BONUS SPECJALNY!
400 zł za celny strzał Raphinhi z Atletico Madryt

Najgorsza seria Chelsea od ponad 20 lat! Arsenal spokojnie dowiózł zwycięstwo

Napisane przez Maciej Bartkowiak, 16 marca 2025

Spośród dwóch derbowych rywalizacji londyńskich ekip, które tego popołudnia odbywały się równolegle, o wiele bardziej „grzało” starcie Arsenalu z Chelsea. Jedyna w tym meczu bramka padła w 20. minucie po znaku rozpoznawczym „Kanonierów” – rzucie rożnym. Po raz pierwszy od 2004 roku „The Blues” nie wygrali siódmego z rzędu meczu z tym rywalem.

Chelsea znów bez Palmera na Emirates

Dopiero trzeci raz od transferu do Chelsea, a po raz pierwszy od kwietnia ub. roku, w kadrze „The Blues” na mecz Premier League zabrakło Cole’a Palmera. Odkąd wychowanek Manchesteru City przeniósł się na Stamford Bridge obecny był w aż 59 z 62 ligowych meczach Chelsea, a ostatni raz w wyjściowym składzie „The Blues” na mecz Premier League zabrakło go 3 grudnia 2023 roku. Co ciekawe, wszystkie trzy nieobecności Palmera w kadrze Chelsea przypadały na mecze derbowe, a po raz drugi na wyjazdowe starcie z Arsenalem.

Do 211. w historii derbów północno-zachodniego Londynu Chelsea przystępowała z serią sześciu meczów z rzędu bez wygranej z Arsenalem. Co więcej, na 12 poprzednich starć z tym rywalem „The Blues” wygrali zaledwie jedno – 2:0 w sierpniu 2021 roku na Emirates Stadium. W tym czasie zespół ze Stamford Bridge tylko trzykrotnie zdołał zremisować z „Kanonierami”, a aż osiem razy przegrał.

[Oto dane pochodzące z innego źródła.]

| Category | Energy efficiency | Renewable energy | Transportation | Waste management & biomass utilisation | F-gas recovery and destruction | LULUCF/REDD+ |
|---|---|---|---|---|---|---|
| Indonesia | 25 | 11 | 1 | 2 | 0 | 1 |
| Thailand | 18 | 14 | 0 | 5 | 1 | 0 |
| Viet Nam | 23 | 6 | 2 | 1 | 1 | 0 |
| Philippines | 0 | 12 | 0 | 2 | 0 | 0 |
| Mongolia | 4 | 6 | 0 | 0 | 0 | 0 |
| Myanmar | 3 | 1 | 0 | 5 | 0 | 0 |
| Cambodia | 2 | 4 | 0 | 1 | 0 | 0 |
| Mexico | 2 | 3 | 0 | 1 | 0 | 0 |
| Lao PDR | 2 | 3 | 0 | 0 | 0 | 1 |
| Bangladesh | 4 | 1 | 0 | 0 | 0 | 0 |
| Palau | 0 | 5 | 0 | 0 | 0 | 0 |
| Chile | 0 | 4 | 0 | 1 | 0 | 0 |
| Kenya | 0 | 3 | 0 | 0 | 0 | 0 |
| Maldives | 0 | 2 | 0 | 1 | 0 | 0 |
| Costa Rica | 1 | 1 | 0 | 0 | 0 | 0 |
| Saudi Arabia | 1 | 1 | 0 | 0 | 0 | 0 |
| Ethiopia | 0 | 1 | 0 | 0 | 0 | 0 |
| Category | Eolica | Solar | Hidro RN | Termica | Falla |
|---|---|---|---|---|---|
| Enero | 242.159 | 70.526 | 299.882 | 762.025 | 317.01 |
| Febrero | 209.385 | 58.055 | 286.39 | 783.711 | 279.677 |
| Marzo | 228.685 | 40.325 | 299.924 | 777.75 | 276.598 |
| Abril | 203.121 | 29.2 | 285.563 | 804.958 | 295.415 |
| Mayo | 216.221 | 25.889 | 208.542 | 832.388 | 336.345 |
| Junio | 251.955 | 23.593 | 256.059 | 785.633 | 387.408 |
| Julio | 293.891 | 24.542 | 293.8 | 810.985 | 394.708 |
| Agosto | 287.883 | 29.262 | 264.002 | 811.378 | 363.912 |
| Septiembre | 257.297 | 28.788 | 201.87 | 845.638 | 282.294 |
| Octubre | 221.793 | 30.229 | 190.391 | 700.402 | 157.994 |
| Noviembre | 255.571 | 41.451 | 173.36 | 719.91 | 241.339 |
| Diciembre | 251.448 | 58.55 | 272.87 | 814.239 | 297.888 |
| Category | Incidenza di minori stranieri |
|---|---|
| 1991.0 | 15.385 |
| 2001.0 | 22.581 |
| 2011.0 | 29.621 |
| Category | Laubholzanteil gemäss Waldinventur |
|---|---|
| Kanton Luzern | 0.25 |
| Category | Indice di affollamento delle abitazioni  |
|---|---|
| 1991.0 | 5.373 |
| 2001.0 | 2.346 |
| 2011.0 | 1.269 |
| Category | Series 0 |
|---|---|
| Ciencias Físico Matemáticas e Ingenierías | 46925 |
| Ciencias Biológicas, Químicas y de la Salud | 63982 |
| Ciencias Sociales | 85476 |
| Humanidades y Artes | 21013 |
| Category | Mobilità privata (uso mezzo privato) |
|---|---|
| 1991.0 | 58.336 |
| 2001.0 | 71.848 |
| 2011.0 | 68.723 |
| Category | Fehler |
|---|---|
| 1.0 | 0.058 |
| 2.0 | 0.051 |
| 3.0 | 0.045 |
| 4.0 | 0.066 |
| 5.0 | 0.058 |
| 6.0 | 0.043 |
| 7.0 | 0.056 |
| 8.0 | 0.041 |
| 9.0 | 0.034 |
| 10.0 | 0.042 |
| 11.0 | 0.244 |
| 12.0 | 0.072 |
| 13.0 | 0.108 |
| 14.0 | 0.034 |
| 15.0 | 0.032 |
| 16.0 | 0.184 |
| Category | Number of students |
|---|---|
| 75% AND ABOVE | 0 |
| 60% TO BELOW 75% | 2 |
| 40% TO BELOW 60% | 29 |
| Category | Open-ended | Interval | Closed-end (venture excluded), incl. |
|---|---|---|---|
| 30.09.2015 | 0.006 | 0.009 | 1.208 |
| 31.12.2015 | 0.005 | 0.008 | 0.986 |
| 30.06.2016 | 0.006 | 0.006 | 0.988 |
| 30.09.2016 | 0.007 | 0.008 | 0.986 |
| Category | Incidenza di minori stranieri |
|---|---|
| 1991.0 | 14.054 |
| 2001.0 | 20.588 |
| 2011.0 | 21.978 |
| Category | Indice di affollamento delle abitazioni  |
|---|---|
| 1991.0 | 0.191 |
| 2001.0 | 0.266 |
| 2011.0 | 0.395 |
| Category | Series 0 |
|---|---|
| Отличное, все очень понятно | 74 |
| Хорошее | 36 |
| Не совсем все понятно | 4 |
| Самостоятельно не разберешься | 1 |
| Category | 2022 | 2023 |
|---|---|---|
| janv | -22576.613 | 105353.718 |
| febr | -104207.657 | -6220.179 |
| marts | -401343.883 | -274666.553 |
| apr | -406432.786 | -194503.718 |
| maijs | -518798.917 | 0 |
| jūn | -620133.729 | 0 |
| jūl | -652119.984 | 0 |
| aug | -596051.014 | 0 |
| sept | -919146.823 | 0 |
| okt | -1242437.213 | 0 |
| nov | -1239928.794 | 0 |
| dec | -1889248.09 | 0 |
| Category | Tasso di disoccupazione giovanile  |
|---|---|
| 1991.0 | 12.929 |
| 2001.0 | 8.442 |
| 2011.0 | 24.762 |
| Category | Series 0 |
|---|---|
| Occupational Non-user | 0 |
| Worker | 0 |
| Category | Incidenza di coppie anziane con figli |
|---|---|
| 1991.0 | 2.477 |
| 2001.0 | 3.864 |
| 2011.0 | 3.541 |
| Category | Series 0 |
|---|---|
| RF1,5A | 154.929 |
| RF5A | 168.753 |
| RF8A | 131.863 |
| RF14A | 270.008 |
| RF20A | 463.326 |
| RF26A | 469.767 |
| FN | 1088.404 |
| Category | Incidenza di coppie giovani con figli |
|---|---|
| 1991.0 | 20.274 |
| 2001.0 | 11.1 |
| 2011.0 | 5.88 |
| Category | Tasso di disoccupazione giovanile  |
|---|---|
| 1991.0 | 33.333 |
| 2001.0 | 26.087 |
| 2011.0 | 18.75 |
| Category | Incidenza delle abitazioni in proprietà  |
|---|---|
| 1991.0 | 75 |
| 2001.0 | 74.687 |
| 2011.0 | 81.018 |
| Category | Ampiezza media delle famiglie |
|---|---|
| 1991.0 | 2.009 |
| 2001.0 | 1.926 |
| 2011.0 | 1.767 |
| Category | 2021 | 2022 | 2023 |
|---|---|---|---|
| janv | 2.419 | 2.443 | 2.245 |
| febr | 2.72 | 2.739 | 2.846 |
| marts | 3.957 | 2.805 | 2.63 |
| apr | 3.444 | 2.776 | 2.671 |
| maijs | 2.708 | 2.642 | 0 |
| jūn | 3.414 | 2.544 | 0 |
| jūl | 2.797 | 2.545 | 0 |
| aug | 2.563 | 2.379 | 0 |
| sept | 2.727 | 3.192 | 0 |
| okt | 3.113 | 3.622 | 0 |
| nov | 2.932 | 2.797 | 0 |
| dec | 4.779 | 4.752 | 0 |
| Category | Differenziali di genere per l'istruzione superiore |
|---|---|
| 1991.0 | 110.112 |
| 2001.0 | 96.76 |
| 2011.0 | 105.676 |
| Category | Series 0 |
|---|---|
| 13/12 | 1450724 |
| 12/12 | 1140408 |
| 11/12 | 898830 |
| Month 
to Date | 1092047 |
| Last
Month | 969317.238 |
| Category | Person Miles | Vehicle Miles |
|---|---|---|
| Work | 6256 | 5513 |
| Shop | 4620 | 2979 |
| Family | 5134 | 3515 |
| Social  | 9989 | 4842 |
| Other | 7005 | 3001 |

Autodestrukcyjna obrona „The Blues”

W ostatniej potyczce Arsenalu z Chelsea na Emirates Stadium – wygranej 5:0 przez zespół Mikela Artety – wynik już w czwartej minucie otworzył Leandro Trossard. Teraz Belg mógł zrobić to jeszcze szybciej, ale odchodząca po jego strzale z trzeciej minuty ze skraju pola karnego piłka przeleciała daleko obok słupka. W dziewiątej minucie był zaś bliski dobicia piłki z bliskiej odległości, bowiem niepewnie po strzale Gabriela Martinelliego interweniował Robert Sanchez. Hiszpanowi jednak w ostatniej chwili udało się przejąć kontrolę nad futbolówką.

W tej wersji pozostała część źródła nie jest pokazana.